Диалоги с Иосифом Бродским
Шрифт:
СВ: Вас в России тогда не печатали, но читали и почитали, потому что стихи ваши достаточно широко расходились в самиздате. О большем признании в тот момент и мечтать, наверное, нельзя было. Власти более или менее представляли себе, кого они судят. Вы что, хотели бы, чтобы они устроили процесс в тот момент, когда вы получите Нобелевскую премию?
ИБ: Можно было бы!
СВ: Процесс над вами пришелся на исторически очень важный для России момент. В тот период у многих были упования, что дело идет к большей свободе. Хрущев разрешил напечатать «Один день Ивана Денисовича» Солженицына. Начали устраивать какие-то выставки, играть современную музыку. Я хорошо помню это ощущение каких-то ожиданий.
ИБ: Ну это был уже конец хрущевского периода. Его же
СВ: А когда перечитываешь стенограмму Вигдоровой, понимаешь, что все эти надежды были наивными.
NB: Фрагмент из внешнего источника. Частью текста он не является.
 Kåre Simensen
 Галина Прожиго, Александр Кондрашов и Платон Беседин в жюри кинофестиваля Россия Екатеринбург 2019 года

У меня лично при чтении записей Вигдоровой волосы встают дыбом.
ИБ: Ну это напрасно.
СВ: Потому что воочию видишь, как эта государственная машина движется, подминая под себя все независимое, творческое, свободолюбивое. Она идет как бульдозер.
ИБ: Видите ли, мне с самого начала процесса было ясно, что они хозяева. И поэтому они вправе на вас давить. Вы становитесь инородным телом, и в этот момент на вас автоматически начинают действовать все соответствующие физические законы — изоляции, сжатия, вытеснения. И ничего в этом экстраординарного нет.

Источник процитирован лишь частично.